RE: HTML5 and Unicode Normalization Form C

> As for using non-NFC outside attributes, then I don't know if there are issues
> which can justify a warning. But according to Unicode technical report 15, then
> the "W3C Character Model for the World Wide Web [ snip ] and other W3C
> Specifications (such as XML 1.0 5th Edition) recommend using Normalization
> Form C for all content." [4]

There has been some confusion about what Charmod-Norm says (and what the Internationalization WG thought it meant when it said it). I'd like to clarify somewhat. Please note that this is a *personal* email, with my chair hat off.

The normative bits of Charmod-Norm live at [1]. Items C300 and C301 use the RFC 2119 keyword "SHOULD" in requiring that content and specifications be fully-normalized or include-normalized. These requirements used to say "MUST" because the original intent was that "early uniform normalization" (EUN) would be required by the Character Model.

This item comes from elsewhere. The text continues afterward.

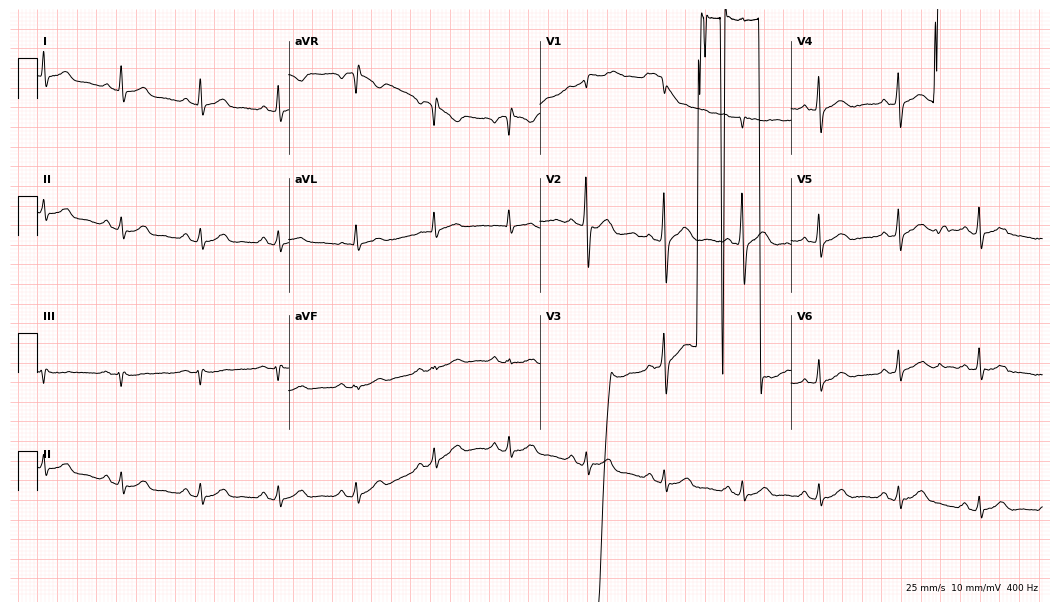
12-lead ECG from a 57-year-old male patient (10.2-second recording at 400 Hz). Recorded interpretation: within normal limits.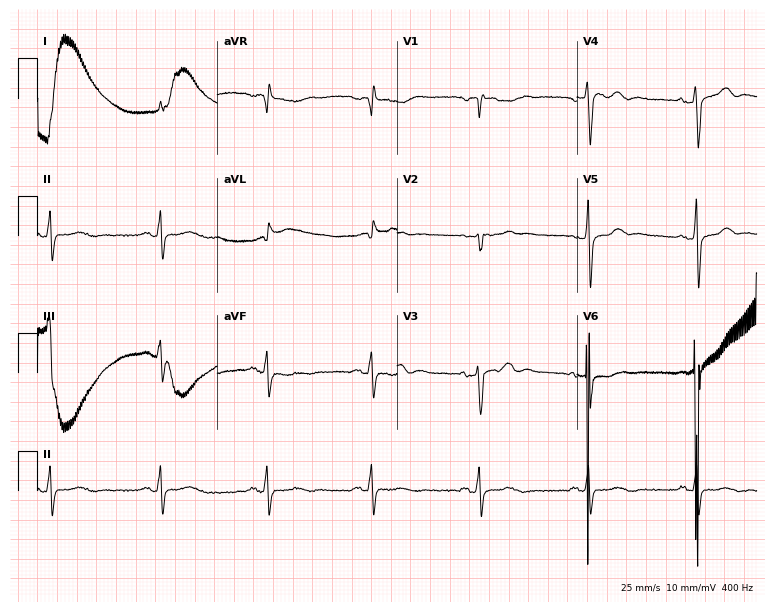
Resting 12-lead electrocardiogram. Patient: a female, 56 years old. None of these six findings is recorded: first-degree AV block, right bundle branch block, left bundle branch block, sinus bradycardia, atrial fibrillation, sinus tachycardia.

In 2004/2005, the Internationalization Working Group decided that early uniform normalization was dead and that requiring normalization of content (such that applications could assume that content was already normalized) was no longer a reasonable position for Charmod. The debate was whether to relax the "MUST" requirement to "SHOULD", to "MAY", or whether it should be removed altogether. The WG felt, at that time, that normalized content was desirable even if applications and formats could not count on normalization having been applied. Therefore, the recommendation was kept at "SHOULD" rather than the weaker "MAY" (or removed altogether). Further, it was felt that new formats might wish to require normalization even if existing formats did not.

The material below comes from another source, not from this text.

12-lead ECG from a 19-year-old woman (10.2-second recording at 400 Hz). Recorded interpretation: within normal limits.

It would be unreasonable, in my opinion, to treat HTML5 as a *new* format, so I think any expectations for adding a normalization requirement to HTML are unrealistic.

Having dropped EUN, other requirements were added or modified to deal with the fact that content would not be ensured to be in a normalized form. The 2119 keyword "SHOULD" has a very strong normative meaning (only a little bit less strong than "MUST"), but the WG's intent was significantly less strong. Once you cannot assume that content is normalized, one must perform normalization sensitive operations carefully or suffer the consequences.

Charmod-Norm was not intended to be advanced in its current form for precisely the reasons we are discussing on this thread. Removing EUN means additional complexity, since specifications and formats must then deal with normalization independently, especially when it comes to things such as identifiers. The I18N Core WG has recently agreed to work on normalization guidelines again. There is (and has ever been) little enthusiasm for working on the Character Model, but having read the normalization document again this weekend, I suspect that Charmod-Norm will probably have to be replaced, rather than just worked around.



Addison Phillips
Globalization Architect (Lab126)
Chair (W3C I18N WG)

Internationalization is not a feature.
It is an architecture.


Received on Sunday, 29 May 2011 20:54:57 UTC